The top of the canopy acted as the secondary optical system, being stove enamelled white to reflect further flux.

facing profile This lantern was originally sited along Cambridge Road, Milton. It was probably installed in the late 1950s or early 1960s; and survived until the Cambridgeshire-Northamptonshire PFI swept it away. I rescued it for the collection.

front profile It still had its original bowl and refractor plates. Given that these had not gone milky with age - a sign of UV exposed Perspex - then I believe this lantern was fitted with the more expensive acrylic bowl and refractors. (All of the lanterns along this stretch of road were in equally good condition but I was only able to save one).

trailing profile The only problem with the bowl was an ancient crack along the end - this can be seen in this photo. The vertical spreading effect of the refractor can also be seen - this would've fashioned the flux from the lamp into a main beam to cast down the road.

canopy It was a very clean and tidy lantern and only required a wash. The stainless steel hinges and catches had performed especially well and even retained their shine.
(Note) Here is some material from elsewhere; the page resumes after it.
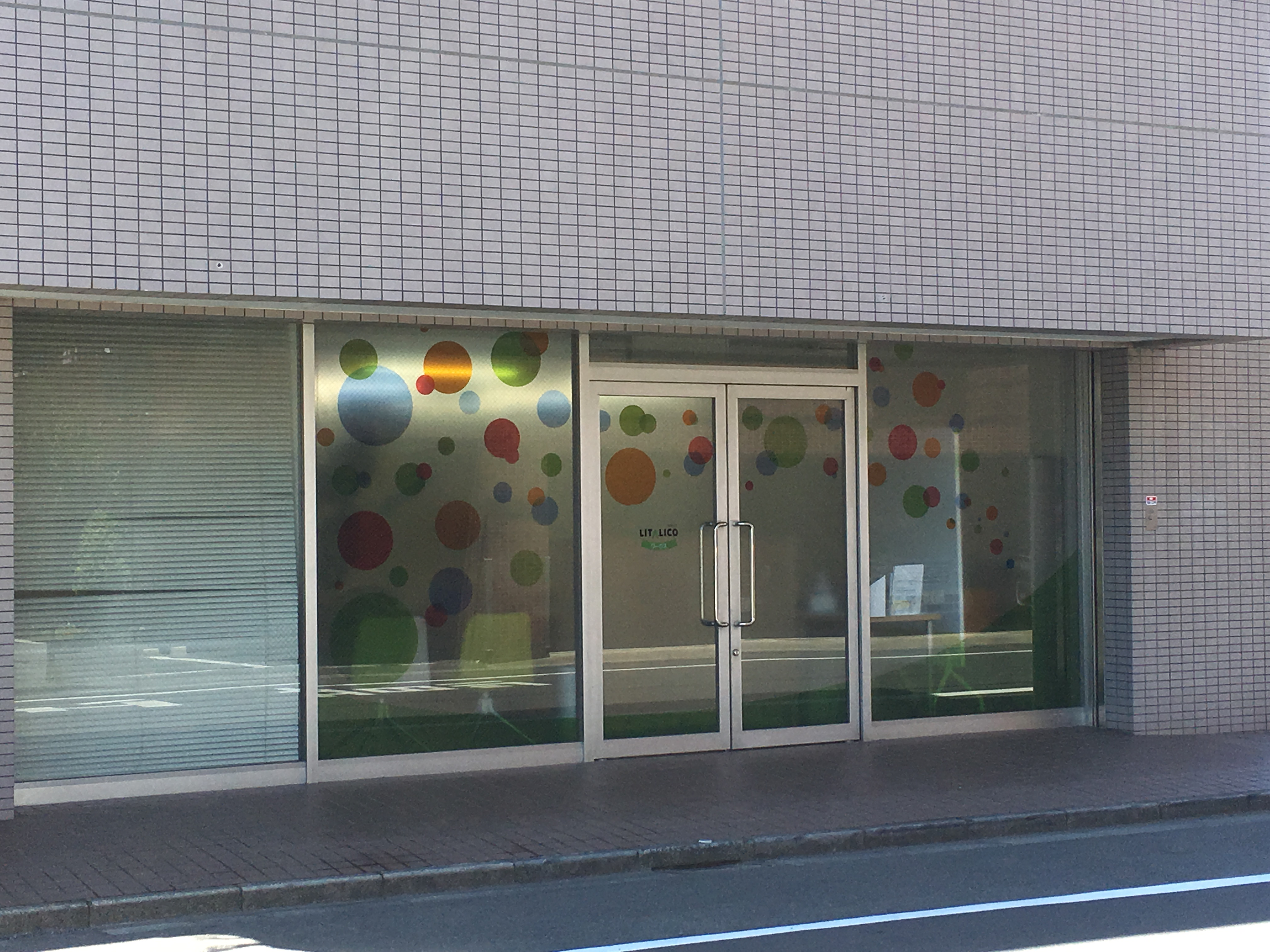 埼玉県所沢市の複合ビル・MOA5の1Fに所在する、就労移行支援事業所「LITALICOワークス所沢」の外観。西武新宿線航空公園駅が最寄り駅。

logo The maker's logo was cast into the lantern’s canopy – which was standard for most ELECO lanterns. The model number was also cast into the underside of the canopy: in this case is was the model number which was HW 745 1A SIDE (the "SIDE" signifying "Side Entry").

pedestrian view The extruded spigot can be clearly seen in this view. This gave the lantern a slightly "dropped" appearence when it was mounted on a bracket and viewed from the street.

vertical The bowl was held in position by a bowl ring which can be seen here. The bottom of the bowl itself was flat; a later version of the lantern had an inverted "V" cast into the base of the bowl to further distribute and diffuse the flux emitted directly below the lantern.

open bowl The interior of the lantern was rather fussy and complex with bosses and flattened extrusions. This suggested the canopy was made for a lantern which did accomodate gear but it was modified as the design evolved. The lantern included a cable clamp, earthing screw, porcelain terminal block, lampholder assembly and lamp steady. The lamp steady was angled so, when turned 180°, could engage with a smaller length lamp. The extruded threaded hole for the lamp steady was marked "POS1"; the two flattened circular areas next to it were labeled "POS2" and "POS3" - this allowed for difficult lamp lenghts until someone came up with the idea of the angled lamp steady. The four corners of the underside of the canopy had extruded screw holes to allow a reflecting plate to be installed, and which formed a secondary optical system. This wasn't fitted in this example.

This example was probably installed in the 1960s and remained standing and unaltered (with the exception of a photocell) until 2016 when it was removed as part of the Cambridgeshire-Northamptonshire PFI. It was then rescued and added to the collection. The only blemish was a slight crack in the bowl - not bad for over 60 years of service.